Pertanyaannya: berpikir tentang apa yang mampu memecahkan problem kehidupan? Tidak lain adalah berpikir tentang alam semesta, manusia, kehidupan;
apa-apa yang ada sebelum kehidupan dunia; apa-apa yang ada sesudah
kehidupan dunia; serta keterkaitan ketiganya. Inilah yang disebut
sebagai pemikiran menyeluruh (fikrah kulliyah) atau akidah, yakni pemikiran tentang kehidupan dunia (hakikat hidup), sebelum dan sesudahnya, serta hubungan antarkeduanya.
Fikrah atau pemikiran merupakan kekayaan yang tak ternilai harganya.
Dari fikrah itu dihasilkan berbagai kemajuan dan peningkatan taraf
kehidupan. Oleh karena itu, kemajuan sains dan teknologi serta
penemuan-penemuan baru pun hanya dapat dicapai bila fikrah ini sudah
ada. Jika fikrah tidak ada, maka kemajuan sains dan teknologi juga tidak
akan bisa dicapai. Demikian pula meningkatnya taraf kehidupan dan
kejayaan ekonomi suatu bangsa dapat dicapai bila bangsa tersebut sudah
memiliki kerangka berfikir atau fikrah kulliyah untuk maju.
Tanpa adanya fikrah, maka kemajuan ekonomi hanya akan bersifat semu.
Bahkan yang ada justru ketidakadilan ekonomi. Dengan demikian upaya
untuk meraih kemajuan sains dan teknologi, industri dan kekuatan ekonomi
kedudukannya jauh berada di bawah pemikiran menyeluruh atau fikrah kulliyah tersebut.
Dengan fikrah, jika kekayaan maadiyah (materi, atau yang
bersifat benda-benda fisik), yang bisa berupa kemajuan sains dan
teknologi maupun ekonomi yang dimiliki, merosot dan hancur, keadaan
masyarakat masih bisa dipulihkan kembali, selama masyarakat masih
memegang pemikirannya. Sebaliknya, jika fikrah telah rusak, maka secara
berangsur-angsur kekayaan maadiyah (benda-benda fisik) tadi
akan habis dan manusia kehilangan kreativitas untuk menemukan
penemuan-penemuan yang baru, seperti kecenderungan yang kini tengah
dialami oleh negara-negara di kawasan Teluk (seperti Kuwait, Arab Saudi
dan sebagainya). Keadaan yang kedua inilah yang dialami kaum muslimin
dewasa ini. Oleh karena itu, terbukti bahwa kemerosotan umat Islam
akibat dari telah tercabutnya fikrah Islamiyyah, yang menyeluruh dan
sempurna itu, dari dalam diri kaum muslimin.

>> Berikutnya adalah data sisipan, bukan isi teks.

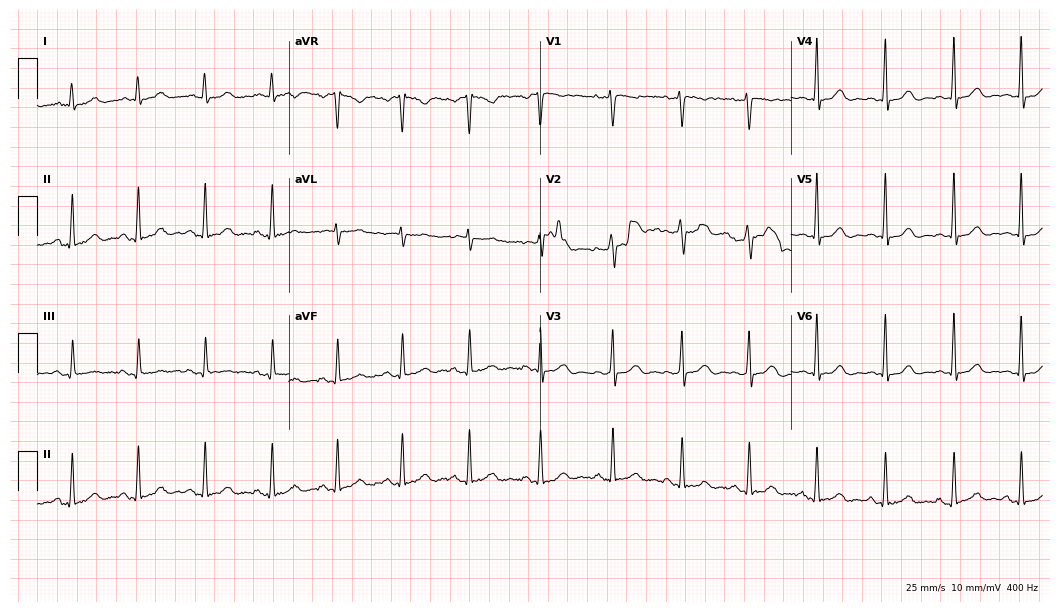
Electrocardiogram, a female patient, 41 years old. Overall reading on record: normal ECG.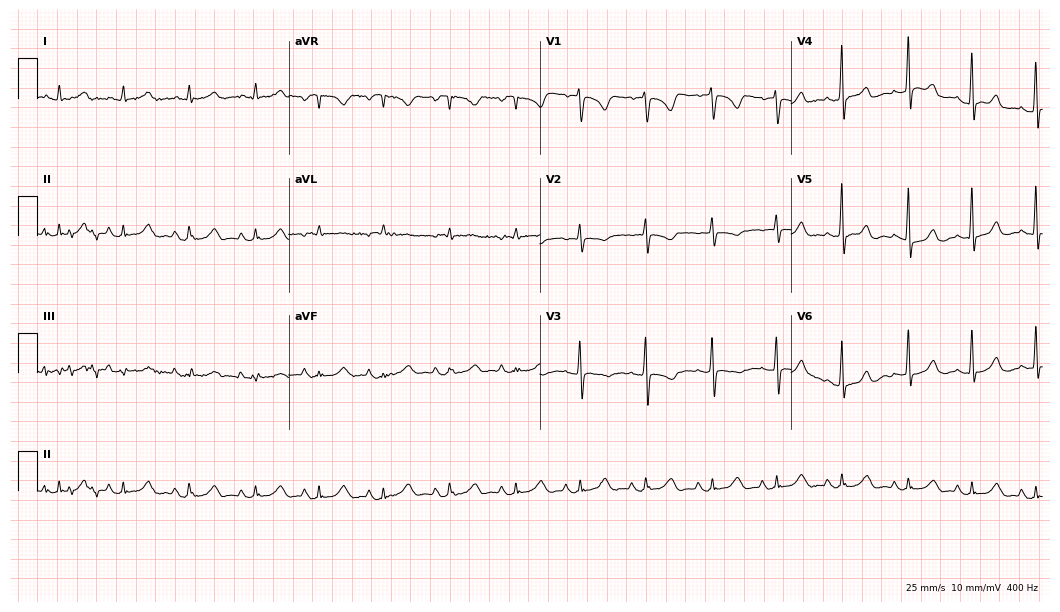
Resting 12-lead electrocardiogram. Patient: a woman, 73 years old. None of these six findings is recorded: first-degree AV block, right bundle branch block, left bundle branch block, sinus bradycardia, atrial fibrillation, sinus tachycardia. Findings outside these six are not listed.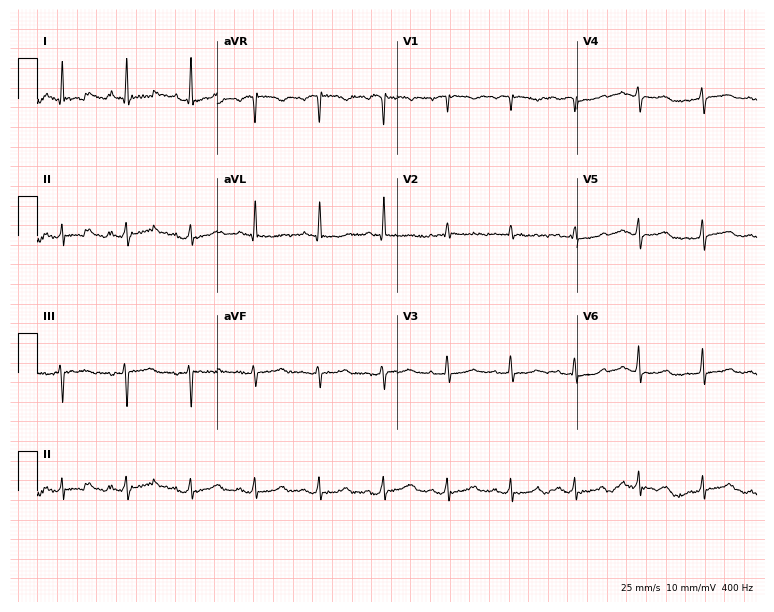
12-lead ECG from a woman, 83 years old. Screened for six findings — first-degree AV block, right bundle branch block (RBBB), left bundle branch block (LBBB), sinus bradycardia, atrial fibrillation (AF), sinus tachycardia — none is recorded.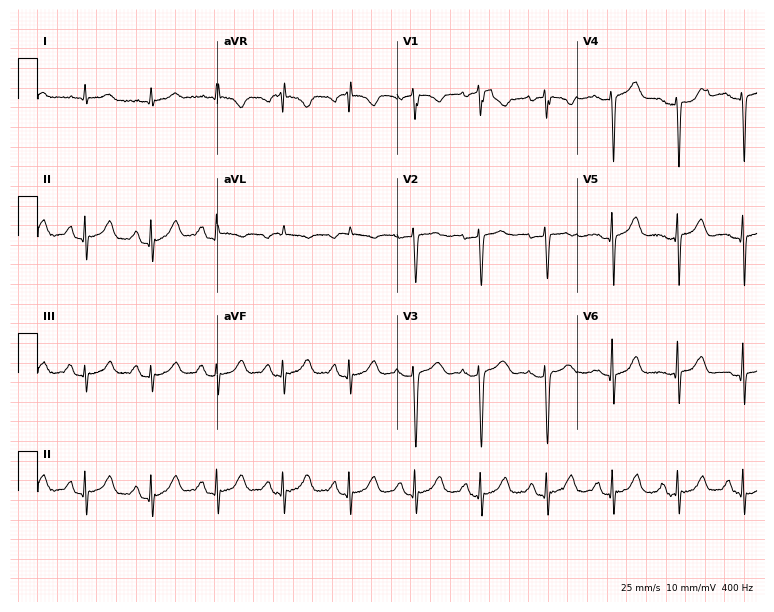
Standard 12-lead ECG recorded from a woman, 58 years old (7.3-second recording at 400 Hz). Read as a normal ECG.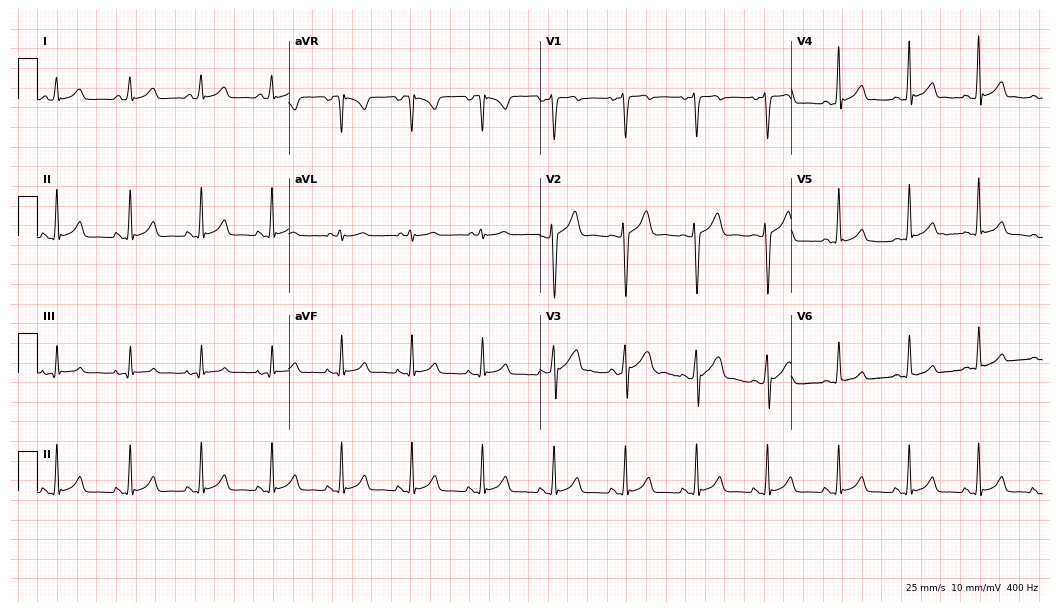
ECG (10.2-second recording at 400 Hz) — a male, 90 years old or older. Labelled as a normal ECG.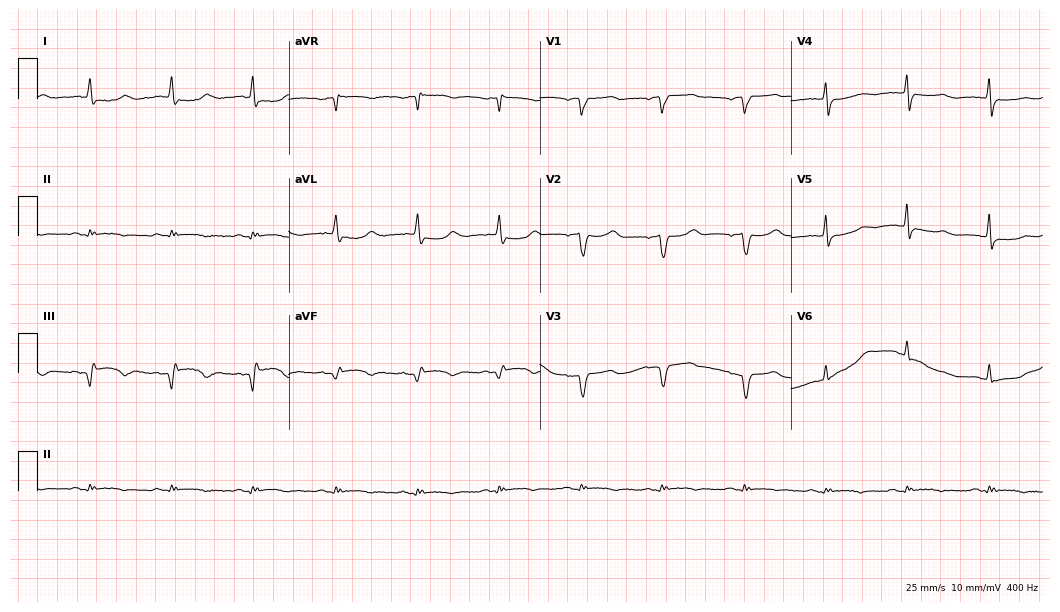
Resting 12-lead electrocardiogram (10.2-second recording at 400 Hz). Patient: a male, 60 years old. None of these six findings is recorded: first-degree AV block, right bundle branch block, left bundle branch block, sinus bradycardia, atrial fibrillation, sinus tachycardia.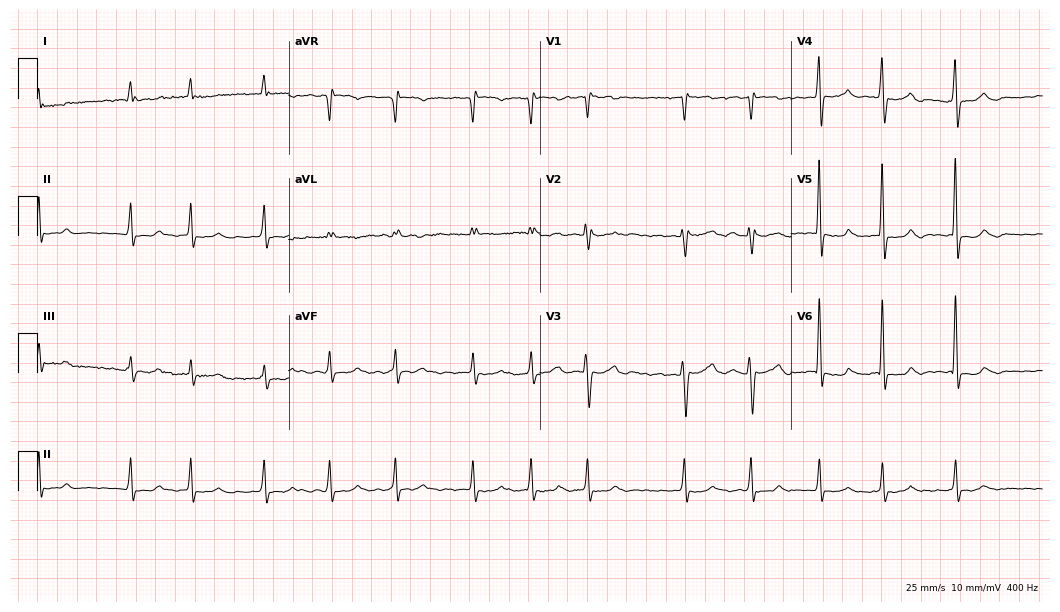
Resting 12-lead electrocardiogram. Patient: a female, 61 years old. The tracing shows atrial fibrillation.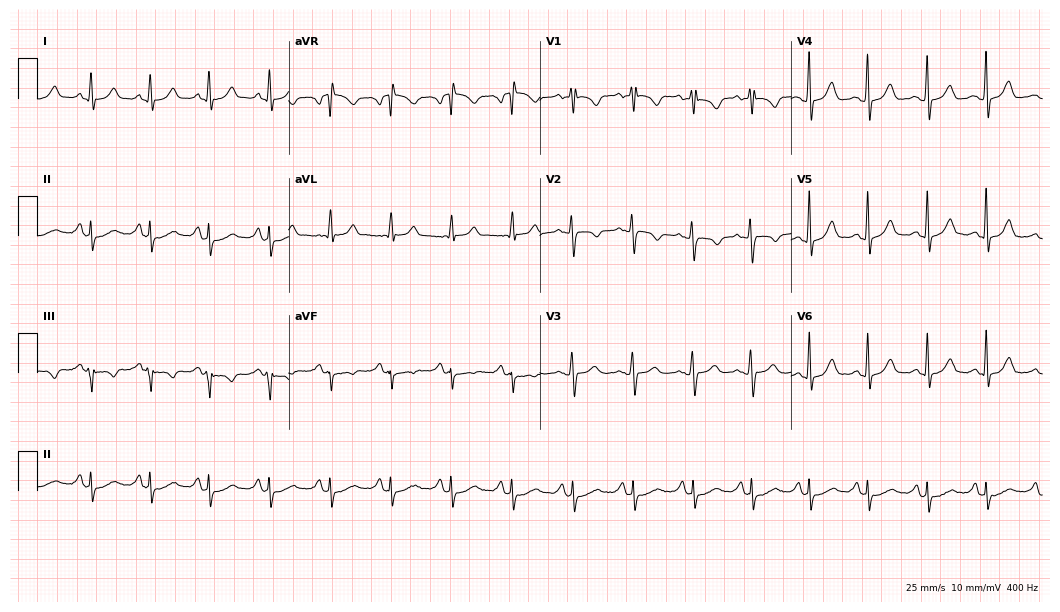
Standard 12-lead ECG recorded from a 52-year-old female. None of these six findings is recorded: first-degree AV block, right bundle branch block, left bundle branch block, sinus bradycardia, atrial fibrillation, sinus tachycardia.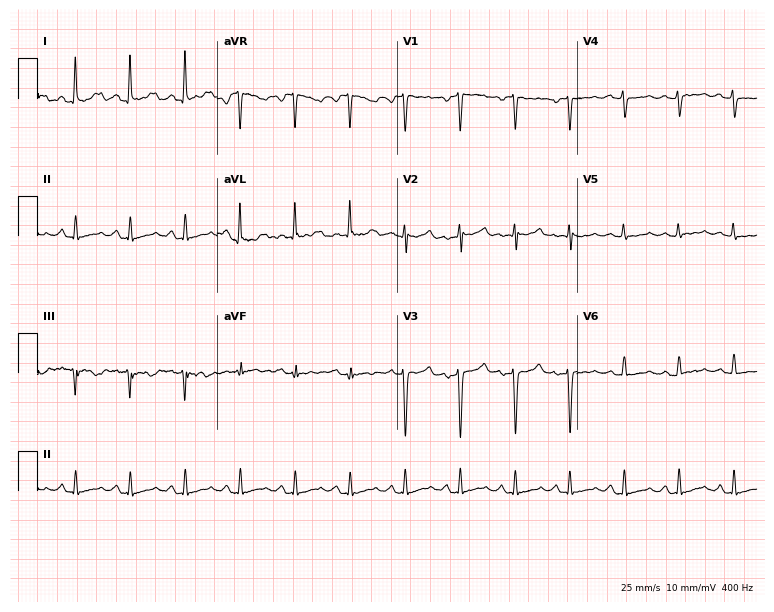
ECG — a woman, 51 years old. Findings include sinus tachycardia (a sinus rate of 100 beats per minute or more).

Dengan demikian, kebangkitan Islam yang sangat didambakan itu
hendaklah pada kebangkitan fikriyah. Yakni dengan terlebih dulu
mengembalikan pemikiran menyeluruh Islam ke dalam diri umat. Pemikiran
menyeluruh, yakni akidah Islam inilah yang dahulu telah membangkitkan
dan kemudian menghantarkan umat Islam pada puncak kejayaan dunia, baik
dari segi politik, ekonomi, ilmu pengetahuan, maupun sosial budaya. Kesimpulannya, kebangkitan hakiki hanya akan bisa didapat dengan
kebangkitan pemikiran, bukan kebangkitan ekonomi, sains/teknologi, atau
kebangkitan akhlak. [AgusTrisa/DakwahMedia/VisiMuslim.Com]
Berbagi :
Posting Komentar
untuk "Kebangkitan Hakiki Menurut Ahmad Al-Qashash"
Posting Komentar untuk "Kebangkitan Hakiki Menurut Ahmad Al-Qashash"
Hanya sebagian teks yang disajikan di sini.